Come detto dal 15 ottobre numerosi prodotti europei sono stati colpiti con dazi all’import del 25% ad valorem, come misura di bilanciamento per gli aiuti garantiti al Consorzio Europeo Airbus che il WTO ha riconosciuto illegittimi. L’Italia si è trovata colpita nel settore lattiero-caseario, con gli aperitivi ed i liquori, con alcune tipologie di insaccati; mentre Spagna e Francia hanno visto colpiti i propri vini, ma nel caso della Francia non lo Champagne. La procedura dei dazi compensativi consente delle finestre temporali nelle quali il Paese che si è visto riconosciuto il diritto di applicare dei dazi, può modificare la lista dei prodotti e/o il livello dei dazi. Il dipartimento del Commercio Americano, ha dato avvio a inizio dicembre alle procedure per eventualmente ricorrere a tale normativa, chiamata “carosello”: ha ripubblicato in un’unica lista tutti i prodotti che possono essere tecnicamente sottoposti a dazi al loro ingresso negli Usa ed ha chiesto agli “interessati” di pronunciarsi su un eventuale innalzamento dei dazi dal 25% fino al 100%.
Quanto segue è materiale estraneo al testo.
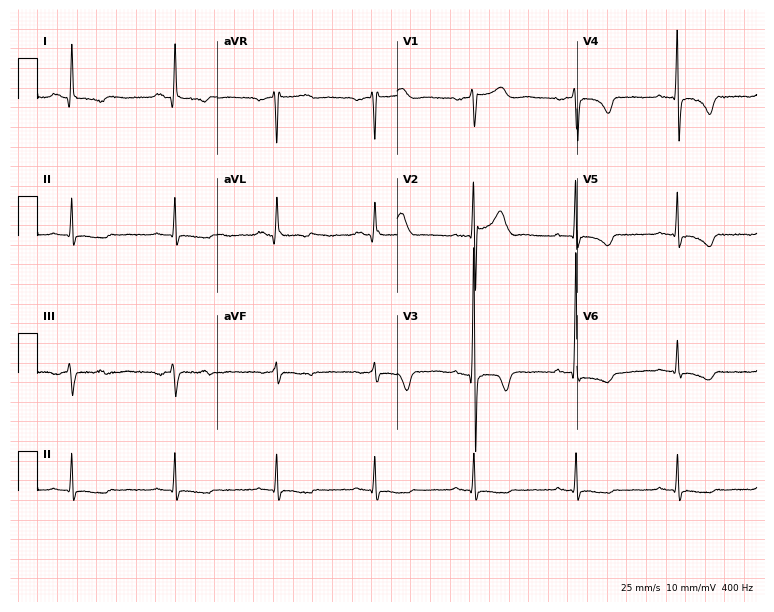
12-lead ECG from a 61-year-old male (7.3-second recording at 400 Hz). No first-degree AV block, right bundle branch block, left bundle branch block, sinus bradycardia, atrial fibrillation or sinus tachycardia recorded for this tracing. Findings outside these six are not listed.

Già questa pubblicazione aveva messo in allarme i produttori europei, inclusi i produttori di vini italiani, visto che tornava in ballo la possibilità di un loro coinvolgimento. Il sistema di consultazione del Dipartimento del Commercio Americano rimarrà aperto fino al 13 gennaio 2020, poi il Dipartimento trarrà le sue conclusioni: qualora decidesse di adottare delle modifiche rispetto alle decisioni accolte il 15 ottobre scorso, il provvedimento potrebbe andare in vigore a partire da metà febbraio 2020. Ecco quindi il motivo del fiorire di dichiarazioni preoccupate e dell’azione congiunta delle organizzazioni della filiera vitivinicola italiana che hanno sollecitato il Ministro degli Affari Esteri e del Commercio Internazionale a porre grande attenzione al dossier.

Digital taxes

Le preoccupazioni sono quindi legate solo al dossier Boeing/Airbus? No, nel frattempo è sorto un nuovo fronte di rischio: la Francia che per prima ha adottato quel che viene definita la digital tax (su sollecitazione della Commissione Ue) si è vista minacciare di una contromisura per le proprie esportazioni di vini e Champagne negli Usa, visto che le maggiori aziende del settore informatico sono americane. Italia e Turchia hanno adottato delle digital taxes a partire dal 1° gennaio 2020 e sono pertanto anche loro finite nel mirino del dipartimento del commercio americano che potrebbe individuare prodotti originari dei due Paesi commercializzati negli Usa per compensare gli interessi americani.